DM are enriched in markers of ferroptosis. (A) Analysis of white matter lesions from 17 cases enrolled in the ACT study diagnosed with dementia-related to microvascular brain injury (mVBI) or ADNC. Gene expression was variably enhanced for seven markers associated with distinct ferroptosis pathways (GCLC, HMOX1, TFRC, IREB2, MR1G, AKRC1c and SLC1A5) quantified by qRT-PCR and normalized to 18S rRNA. (B) Analysis of bulk RNAseq data set from the Allen Institute for Brain Science of gene expression in 110 cases enrolled in the ACT study diagnosed with a spectrum of mVBI or ADNC. Volcano plot of the p-value (−Log 10) and fold change of genes with significantly higher expression in white matter relative to gray matter (green; 21,879 genes) or gray matter relative to white matter (blue; 22,569 genes). A unique set of white matter-associated ferroptosis-related genes were significantly upregulated together with highly expressed genes linked to myelination. (C) Comparison of the fold expression changes for ferroptosis-related genes in white matter (blue) vs. gray matter (red).

Fig. 7.

Summary of data supporting a role for ferroptosis in microglial degeneration in human WMI related to vascular dementia or AD. Injury to myelin promotes the accumulation of myelin debris and lipid uptake by senescent reactive microglia (MG).

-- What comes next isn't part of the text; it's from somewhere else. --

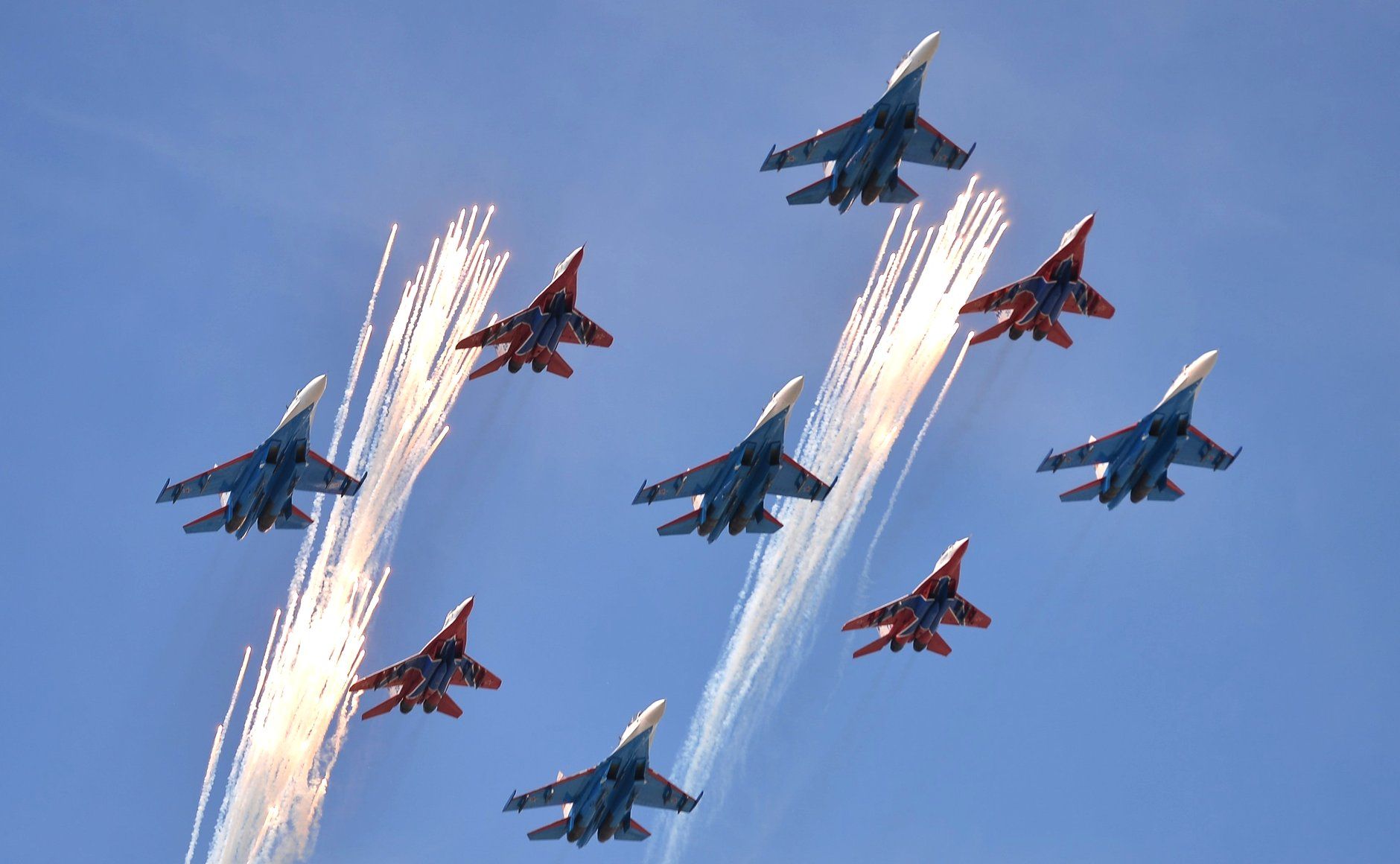 Многоцелевые истребители Су-27 пилотажной группы Русские Витязи и МиГ-29 пилотажной группы Стрижи во время военного парада в ознаменование 70-летия Победы в Великой Отечественной войне 1941–1945 годов.

Disturbances in multiple molecules and genes (brown text) appear to contribute to pronounced oxidative stress that leads to a pronounced increase in the number of DM. Central factors appear to involve dysregulation of iron metabolism, impaired generation of glutathione anti-oxidants and mitochondrial metabolic stress, which together contribute to lipid peroxidation injury and DNA damage. Abbreviations: AKR1C1, Aldo-keto reductase family 1 member C1; DM, degenerative microglia; FTL, Ferritin light chain; FTH, Ferritin heavy chain; FTMT, Ferritin mitochondrial; GPX4, Glutathione peroxidase 4; GCLC, Glutamate-cysteine ligase catalytic subunit; GCLM, Glutamate-cysteine ligase modifier subunit; GSH, reduced glutathione; GSSG, oxidized glutathione; 4-HNE, 4-hydxoynonenol; HMOX1, Heme oxygenase 1; H2A.X, phospho-histone H2A.X; LD, lipid droplets; MG, microglia; PLIN2, perilipin 2; ROS, reactive oxygen species; Tom 20, translocase of outer membrane 20.